We had the pleasure of sponsoring and hosting a hackathon at the RISC-V Summit North America 2024 in Santa Clara, California. As part of our commitment to advancing CPU design, we invited participants to take on a challenging technical mission that tested their skill through Codasip Studio, our advanced design tool. This tool, along with CodAL—our unique C-like language—enabled participants to create sophisticated custom CPU logic that could handle one of the most unforgiving environments: deep space.
Laying the groundwork at RISC-V Summit Europe
In Munich, at the RISC-V Summit Europe, we introduced hackathon participants to Codasip Studio with an initial exploration challenge. There, we provided access to a base RISC-V core and tasked participants with extending it by adding custom hardware instructions. Their additions optimized a neural network application, specifically a multilayer perceptron, by customizing the hardware to accelerate specific software algorithms. Codasip Studio’s integrated workflow automatically detected and integrated these new instructions into the compiler, enabling efficient testing and rapid iteration. The results showed how powerful RISC-V’s customizable architecture can be, particularly in AI applications that benefit from custom hardware-accelerated operations. Learn more from the participants.
The challenge in North America: Designing for space-resilience
At the RISC-V Summit North America, we set an even more ambitious goal for the hackathon: to create custom error correction logic for CPU register files, a critical component of CPU design in space environments. The theme for the event—Codasip Cosmic Compute—envisioned a near-future mission to build space-ready CPUs that could withstand radiation-induced errors. The challenge was inspired by the needs of space-bound computing systems, where exposure to cosmic radiation poses significant risks to system reliability and mission success.
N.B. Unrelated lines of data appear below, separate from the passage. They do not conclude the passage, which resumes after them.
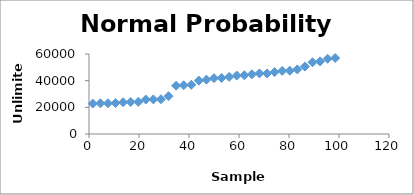
| Category | Series 0 |
|---|---|
| 1.5151515151515151 | 22811.2 |
| 4.545454545454545 | 23036.3 |
| 7.575757575757576 | 23062.7 |
| 10.606060606060606 | 23187.1 |
| 13.636363636363637 | 23829.5 |
| 16.666666666666668 | 24021 |
| 19.696969696969695 | 24080.1 |
| 22.727272727272727 | 25862.2 |
| 25.757575757575758 | 25953.7 |
| 28.78787878787879 | 26056.4 |
| 31.81818181818182 | 28346.1 |
| 34.84848484848485 | 36230.9 |
| 37.878787878787875 | 36544.5 |
| 40.90909090909091 | 36925 |
| 43.93939393939394 | 40031.4 |
| 46.96969696969697 | 40760.3 |
| 50.0 | 41888.3 |
| 53.03030303030303 | 42042 |
| 56.06060606060606 | 42858.2 |
| 59.09090909090909 | 43829.6 |
| 62.121212121212125 | 44082 |
| 65.15151515151514 | 44737.6 |
| 68.18181818181819 | 45430.8 |
| 71.21212121212122 | 45435.9 |
| 74.24242424242424 | 46410 |
| 77.27272727272727 | 47342 |
| 80.3030303030303 | 47438.5 |
| 83.33333333333333 | 48440.7 |
| 86.36363636363636 | 50562.6 |
| 89.39393939393939 | 53795.2 |
| 92.42424242424242 | 54445.1 |
| 95.45454545454545 | 56423.7 |
| 98.48484848484848 | 56976.5 |
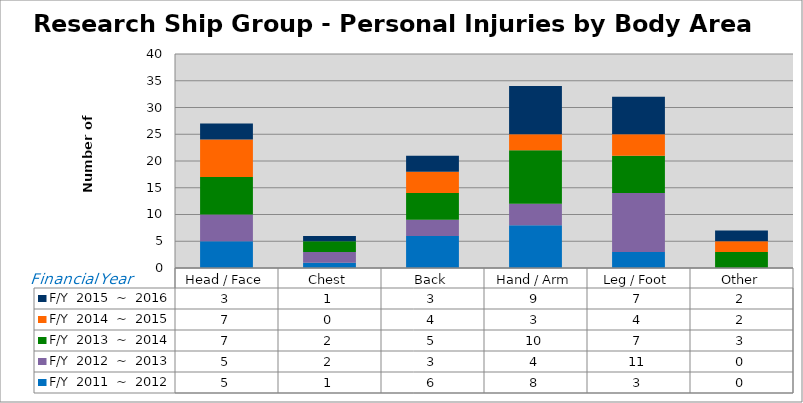
| Category | F/Y  2011  ~  2012 | F/Y  2012  ~  2013 | F/Y  2013  ~  2014 | F/Y  2014  ~  2015 | F/Y  2015  ~  2016 |
|---|---|---|---|---|---|
| Head / Face | 5 | 5 | 7 | 7 | 3 |
| Chest | 1 | 2 | 2 | 0 | 1 |
| Back | 6 | 3 | 5 | 4 | 3 |
| Hand / Arm | 8 | 4 | 10 | 3 | 9 |
| Leg / Foot | 3 | 11 | 7 | 4 | 7 |
| Other | 0 | 0 | 3 | 2 | 2 |

Understanding the risks: Soft errors and Single Event Upsets
In deep space, without the Earth’s protective atmosphere, high-energy particles such as cosmic rays can strike a CPU, causing soft errors—temporary disruptions that do not physically harm the hardware but may corrupt data stored in a CPU’s register file. Single Event Upsets (SEUs) are a common manifestation of these soft errors, where a single particle can flip a bit, leading to incorrect calculations and potentially system failure.
Given these stakes, designing systems that can detect and correct such errors is crucial for any mission’s success. We provided participants with an overview of techniques for radiation resilience, such as Error Correction Codes (ECC), redundant systems, and system scrubbing, which participants could implement directly within Codasip Studio.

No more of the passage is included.